┏━━
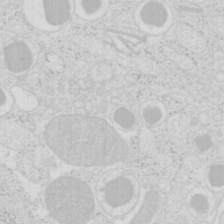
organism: Mouse
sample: Pancreas
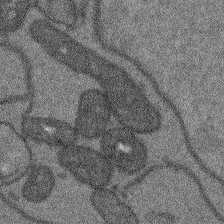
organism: Arabidopsis thaliana
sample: Root tip
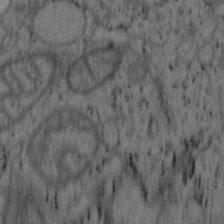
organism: Human
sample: HeLa cells
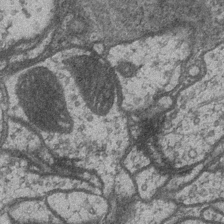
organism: Drosophila
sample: Optic medulla
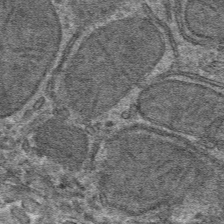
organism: Mouse
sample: Mouse hepatocytes
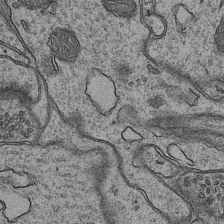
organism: Mouse
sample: CA1 Hippocampus
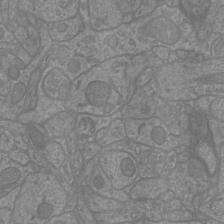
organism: Mouse
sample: Cortical neurons
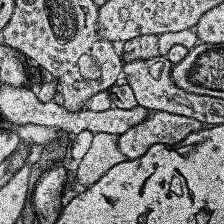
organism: Human
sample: Temporal Lobe
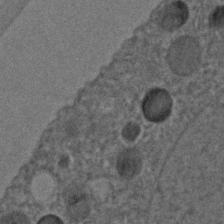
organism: C. elegans
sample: C. elegans embryo
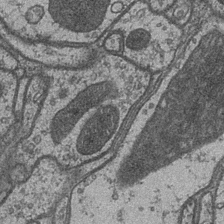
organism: Drosophila
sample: Optic medulla
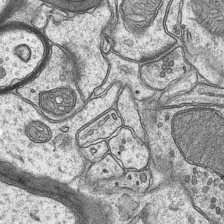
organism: Mouse
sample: CA1 Hippocampus
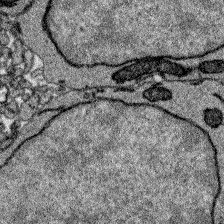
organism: Zebrafish
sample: Larval olfactory bulb
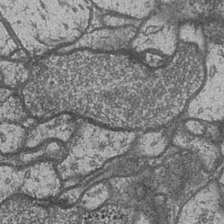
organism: Drosophila
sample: Optic medulla
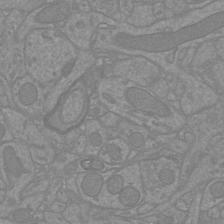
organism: Mouse
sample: Cortical neurons
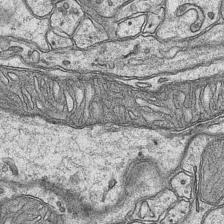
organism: Mouse
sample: CA1 Hippocampus
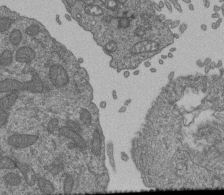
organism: Human
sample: Retinal organoid Rod and Cone cells
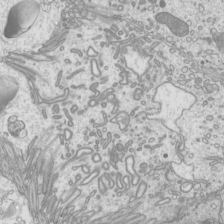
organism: Mouse
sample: Cilia; mouse epididymis
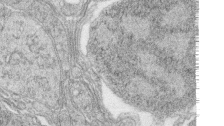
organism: Zebrafish
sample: synaptic ribbons in rod cells and cone cells
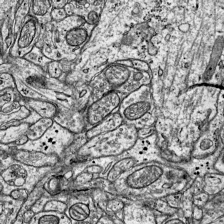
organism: Mouse
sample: Visual Cortex
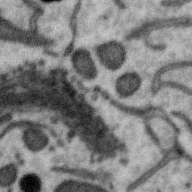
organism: Zebra finch
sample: Brain
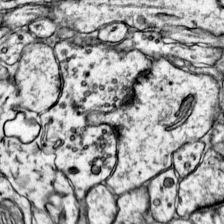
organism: Mouse
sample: Primary visual cortex
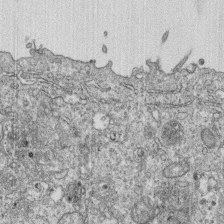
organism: Human
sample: HeLa cell HIV synapse
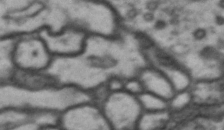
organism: Drosophila
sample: Brain
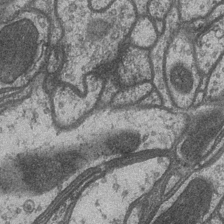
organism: Drosophila
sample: Optic medulla
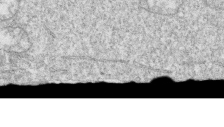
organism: Human
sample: HeLa cell HIV synapse
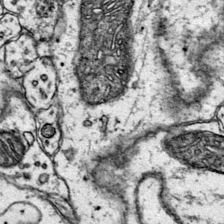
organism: Mouse
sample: Primary visual cortex
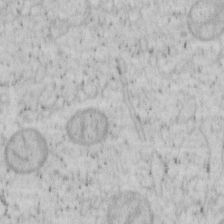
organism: Human
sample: HeLa cells
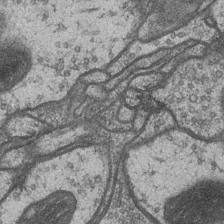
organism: Drosophila
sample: Optic medulla
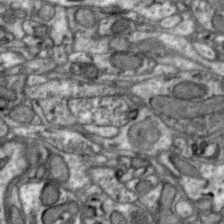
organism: Zebra finch
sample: Brain
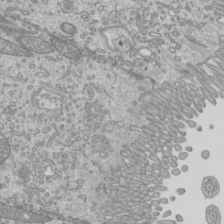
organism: Mouse
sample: Cilia; mouse epididymis
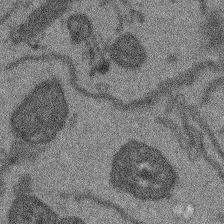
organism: Arabidopsis thaliana
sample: Root tip
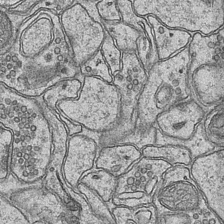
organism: Mouse
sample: CA1 Hippocampus
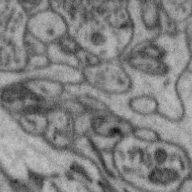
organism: Zebra finch
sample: Brain
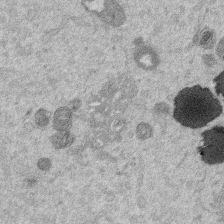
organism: Mouse
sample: Dividing mouse embryo 1 cell stage
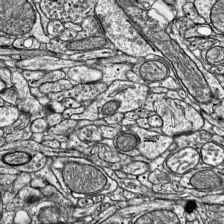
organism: Mouse
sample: Visual Cortex
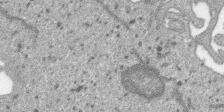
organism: Human
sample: Lung epithelial cells infected with SARS-CoV-2
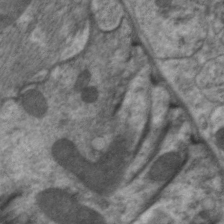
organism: C. elegans
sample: Pharynx
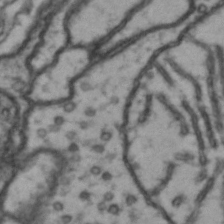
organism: Drosophila
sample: Brain
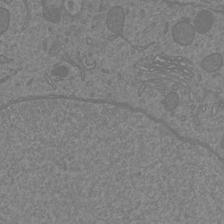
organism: Mouse
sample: Cortical neurons
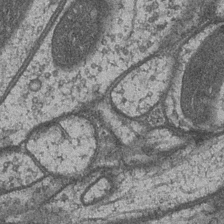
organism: Drosophila
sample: Optic medulla
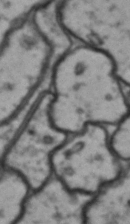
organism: Drosophila
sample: Brain
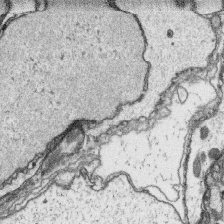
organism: Platynereis dumerilii
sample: Parapodia
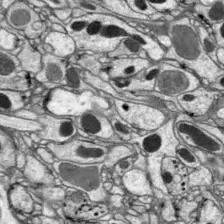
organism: Drosophila
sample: Optic lobe
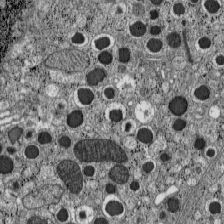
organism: C57BL Mouse
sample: Pancreatic islet
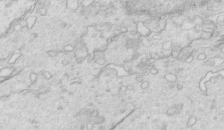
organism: Mouse
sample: Multiciliated cells
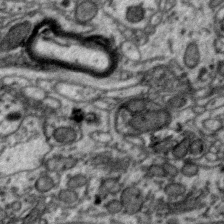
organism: Zebra finch
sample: Brain
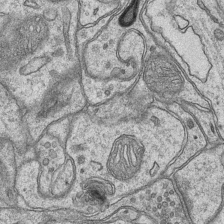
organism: Mouse
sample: CA1 Hippocampus
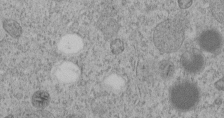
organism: C. elegans
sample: C. elegans embryo early stage
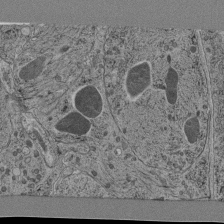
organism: C. elegans
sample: C. elegans pharynx
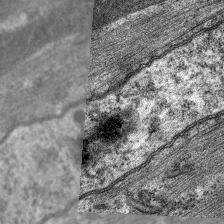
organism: C. elegans
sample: Pharynx
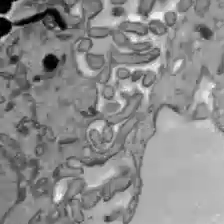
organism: C57BL Mouse
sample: Liver
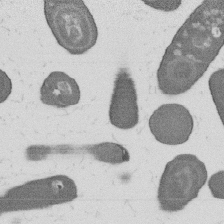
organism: B. subtilis
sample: Bacterial spore
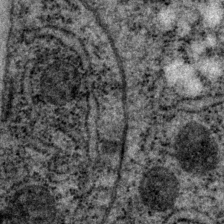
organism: P. pacificus
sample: Pharynx
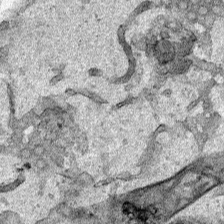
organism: Human
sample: Mitochondria in HCT116 cells
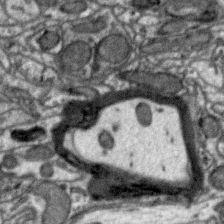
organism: Zebra finch
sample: Brain
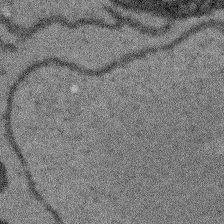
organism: Arabidopsis thaliana
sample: Root tip
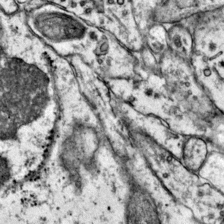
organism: Mouse
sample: Primary visual cortex
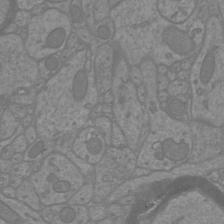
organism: Mouse
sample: Cortical neurons
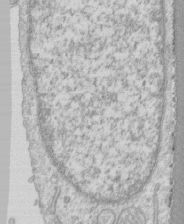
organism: Human
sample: CRL-1474
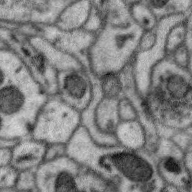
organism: Zebra finch
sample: Brain
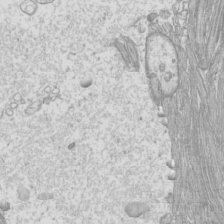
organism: Mouse
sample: Cilia; mouse epididymis
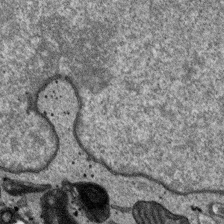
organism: Human
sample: Lung epithelial cells, uninfected (mock) control
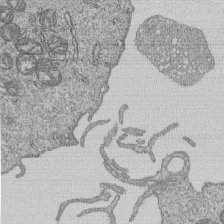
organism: Human
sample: MDA-MB-231 cells
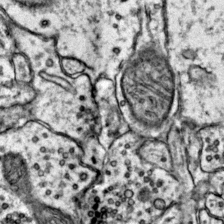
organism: Mouse
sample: Primary visual cortex
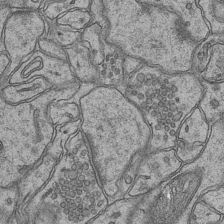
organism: Mouse
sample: CA1 Hippocampus
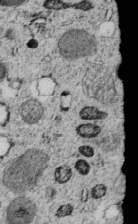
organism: C. elegans
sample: C. elegans embryo early stage
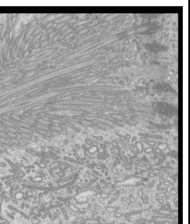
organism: Mouse
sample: Cilia; mouse epididymis
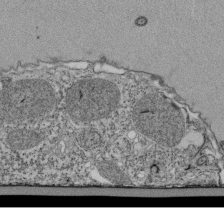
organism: Tetrahymena
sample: Cilia in tetrahymena
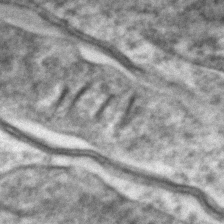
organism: Zebrafish
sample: Zebrafish embryo
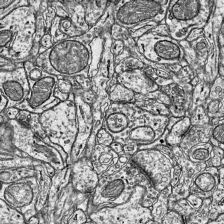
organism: Mouse
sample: Visual Cortex
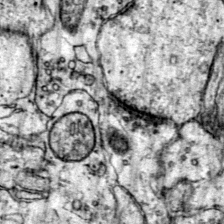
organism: Mouse
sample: Primary visual cortex
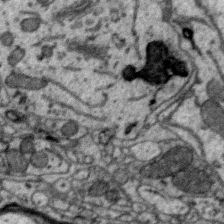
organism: Zebra finch
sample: Brain
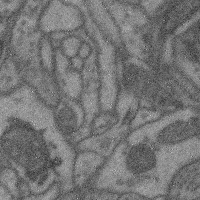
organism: Mouse
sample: Cerebral cortex
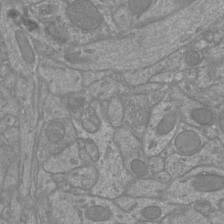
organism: Mouse
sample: Cortical neurons
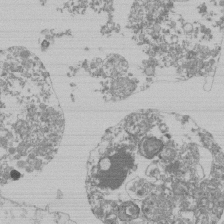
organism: Mouse
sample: Activated Pmel transgenic CD8+ T Cells
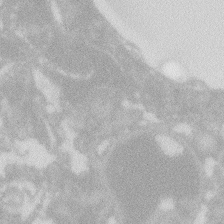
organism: Zebrafish
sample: Macrophage
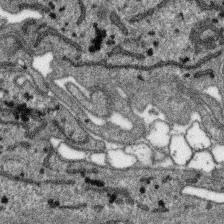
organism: Human
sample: Lung epithelial cells infected with SARS-CoV-2
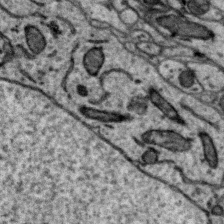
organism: Zebra finch
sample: Brain
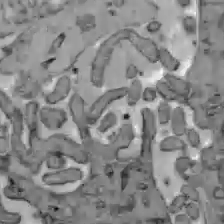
┗━━
* Required action
Repeat the records in full and exactly, leaving every picture out.

* Exercise response
organism: Mouse
sample: Pancreas
organism: Arabidopsis thaliana
sample: Root tip
organism: Human
sample: HeLa cells
organism: Drosophila
sample: Optic medulla
organism: Mouse
sample: Mouse hepatocytes
organism: Mouse
sample: CA1 Hippocampus
organism: Mouse
sample: Cortical neurons
organism: Human
sample: Temporal Lobe
organism: C. elegans
sample: C. elegans embryo
organism: Drosophila
sample: Optic medulla
organism: Mouse
sample: CA1 Hippocampus
organism: Zebrafish
sample: Larval olfactory bulb
organism: Drosophila
sample: Optic medulla
organism: Mouse
sample: Cortical neurons
organism: Mouse
sample: CA1 Hippocampus
organism: Human
sample: Retinal organoid Rod and Cone cells
organism: Mouse
sample: Cilia; mouse epididymis
organism: Zebrafish
sample: synaptic ribbons in rod cells and cone cells
organism: Mouse
sample: Visual Cortex
organism: Zebra finch
sample: Brain
organism: Mouse
sample: Primary visual cortex
organism: Human
sample: HeLa cell HIV synapse
organism: Drosophila
sample: Brain
organism: Drosophila
sample: Optic medulla
organism: Human
sample: HeLa cell HIV synapse
organism: Mouse
sample: Primary visual cortex
organism: Human
sample: HeLa cells
organism: Drosophila
sample: Optic medulla
organism: Zebra finch
sample: Brain
organism: Mouse
sample: Cilia; mouse epididymis
organism: Arabidopsis thaliana
sample: Root tip
organism: Mouse
sample: CA1 Hippocampus
organism: Zebra finch
sample: Brain
organism: Mouse
sample: Dividing mouse embryo 1 cell stage
organism: Mouse
sample: Visual Cortex
organism: Human
sample: Lung epithelial cells infected with SARS-CoV-2
organism: C. elegans
sample: Pharynx
organism: Drosophila
sample: Brain
organism: Mouse
sample: Cortical neurons
organism: Drosophila
sample: Optic medulla
organism: Drosophila
sample: Brain
organism: Platynereis dumerilii
sample: Parapodia
organism: Drosophila
sample: Optic lobe
organism: C57BL Mouse
sample: Pancreatic islet
organism: Mouse
sample: Multiciliated cells
organism: Zebra finch
sample: Brain
organism: Mouse
sample: CA1 Hippocampus
organism: C. elegans
sample: C. elegans embryo early stage
organism: C. elegans
sample: C. elegans pharynx
organism: C. elegans
sample: Pharynx
organism: C57BL Mouse
sample: Liver
organism: B. subtilis
sample: Bacterial spore
organism: P. pacificus
sample: Pharynx
organism: Human
sample: Mitochondria in HCT116 cells
organism: Zebra finch
sample: Brain
organism: Arabidopsis thaliana
sample: Root tip
organism: Mouse
sample: Primary visual cortex
organism: Mouse
sample: Cortical neurons
organism: Human
sample: CRL-1474
organism: Zebra finch
sample: Brain
organism: Mouse
sample: Cilia; mouse epididymis
organism: Human
sample: Lung epithelial cells, uninfected (mock) control
organism: Human
sample: MDA-MB-231 cells
organism: Mouse
sample: Primary visual cortex
organism: Mouse
sample: CA1 Hippocampus
organism: C. elegans
sample: C. elegans embryo early stage
organism: Mouse
sample: Cilia; mouse epididymis
organism: Tetrahymena
sample: Cilia in tetrahymena
organism: Zebrafish
sample: Zebrafish embryo
organism: Mouse
sample: Visual Cortex
organism: Mouse
sample: Primary visual cortex
organism: Zebra finch
sample: Brain
organism: Mouse
sample: Cerebral cortex
organism: Mouse
sample: Cortical neurons
organism: Mouse
sample: Activated Pmel transgenic CD8+ T Cells
organism: Zebrafish
sample: Macrophage
organism: Human
sample: Lung epithelial cells infected with SARS-CoV-2
organism: Zebra finch
sample: Brain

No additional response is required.